A bit miffed because the OP is obviously doing this to entertain herself. Fair enough. This is AIBU. I started a thread about handbags recently for the same reason.

HOWEVER I knew that no-one was going to be deeply hurt/offended by my OP. BitchyWitchy/Momma is well aware of the upset she will have caused and I struggle to comprehend how she could derive pleasure from this, I really do.

Tootlesmummy · 24/10/2010 14:01

I know you're right but I wish we could.

As you say, having a bit of fun re handbags is one thing. Something like this though, especially at a time like this is particularly insensitive.

Litchick · 24/10/2010 14:07

Ah but therein lies the rub.

Some people have no moral code. They don't mind who they upset or offend. Tis sport.

I have come to the conclusion that most of us will never understand the motivation of such people.

Litchick · 24/10/2010 14:10

Suffice it to say, that those who seek to make others unhappy, are nver happy themselves...

Cue Op returning to say, I'm completely happy me,lol, far more happy than you lot of losers.

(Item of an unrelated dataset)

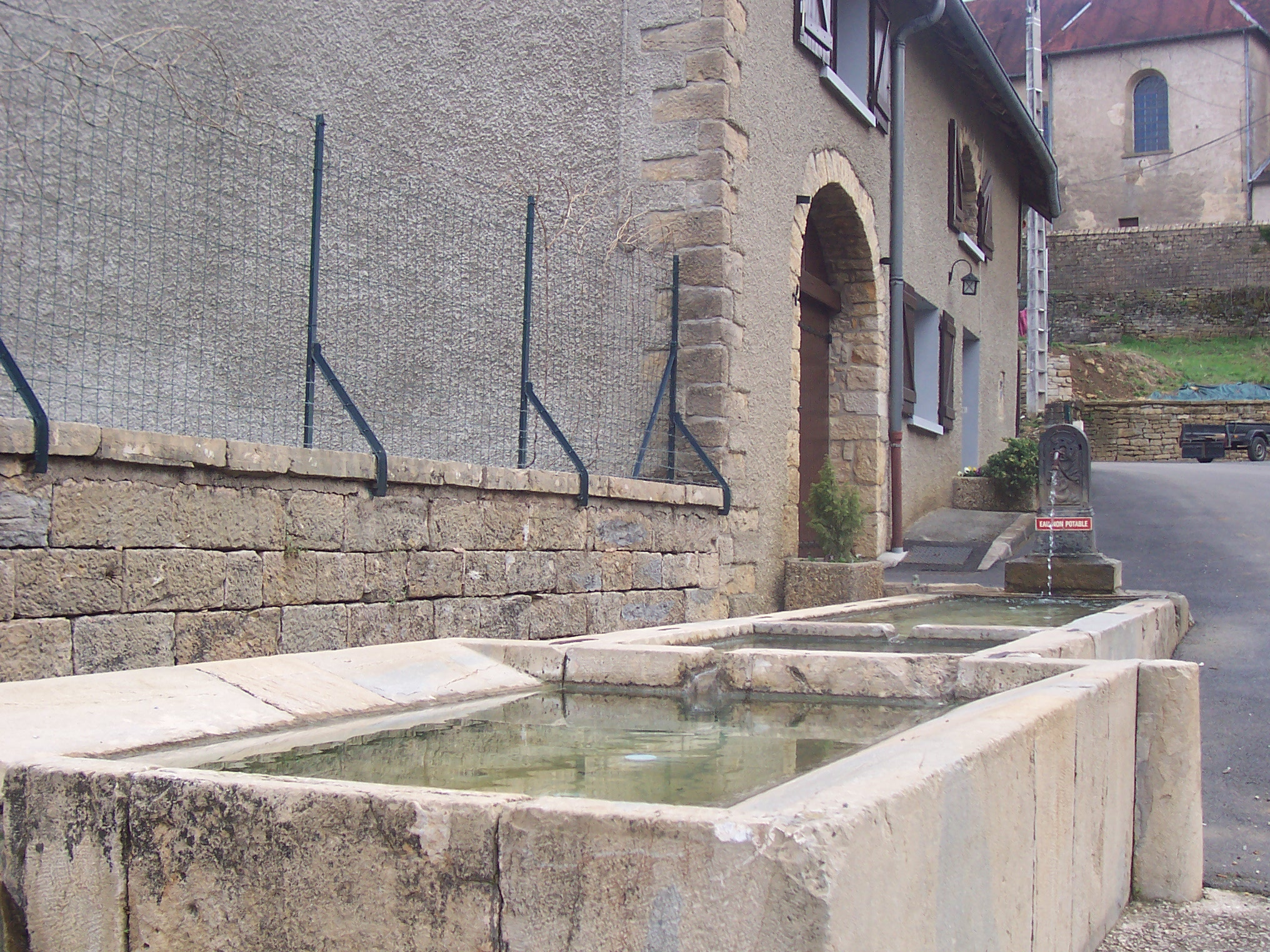 Fontaine Rue de la Cure Vieilley

You should hear me laugh, when I'm cashing my benefits cheque with my shit hot husband and clean children.
Laugh. We never fucking stop in our house. Ha ha ha ha ha ha ha......

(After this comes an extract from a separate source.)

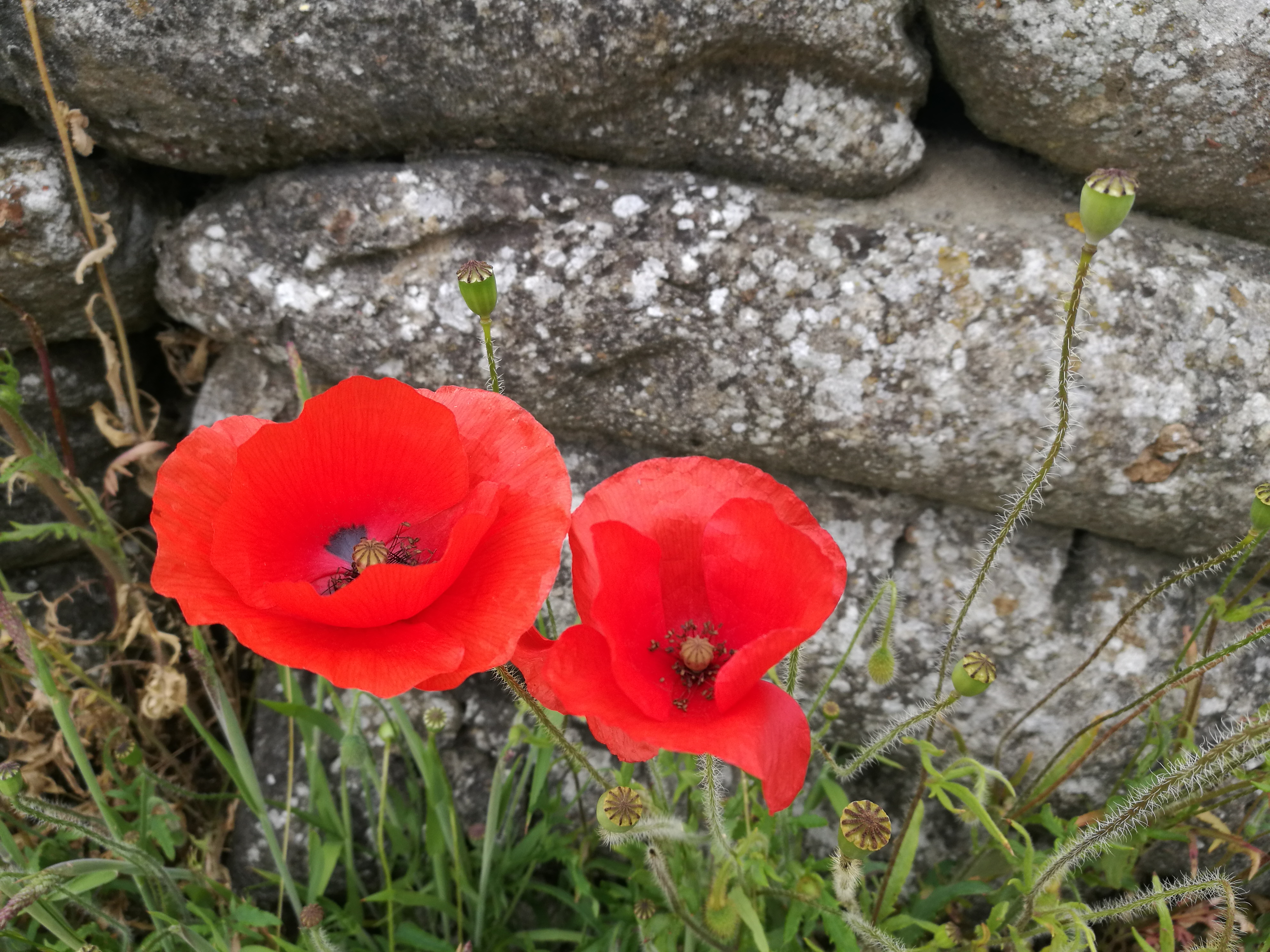 Poppies tussen de loopgraven, Dodengang, Ijzerdijk 62 8600 Diksmuide This photo of immovable heritage has been taken in the Flemish Region

domesticsluttery · 24/10/2010 14:22

I can't see that 4 DC is a 2 person job either (exceptions obviously for diabilities etc).

Admittedly I only have 3, but I had them very close together (20 months between DS1 and DS2, and 20 months between DS2 and DD, meaning I had 3 under 3.5). DH worked a 45 hour week throughout, apart from paternity leave (or holiday before paternity leave existed). I was made redundant whilst on maternity leave with DS1 and was unemployed for about 4 weeks between the end of my meternity leave and starting a new job when DS1 was 4.5 months old. I went back to work (PT) when DS2 was 6.5 months old and when DD was 4 months old. When DD was 6 months old I also started studying with the OU, which I finished this year.

I think the kindest thing I can think of to say is that perhaps the health problems you talked about on the other thread are related to some kind of depression and that is leading you to post this kind of thread. Perhaps your health problems mean you feel you can't cope with your children without your DH at home. In which case I hope you get it sorted out soon.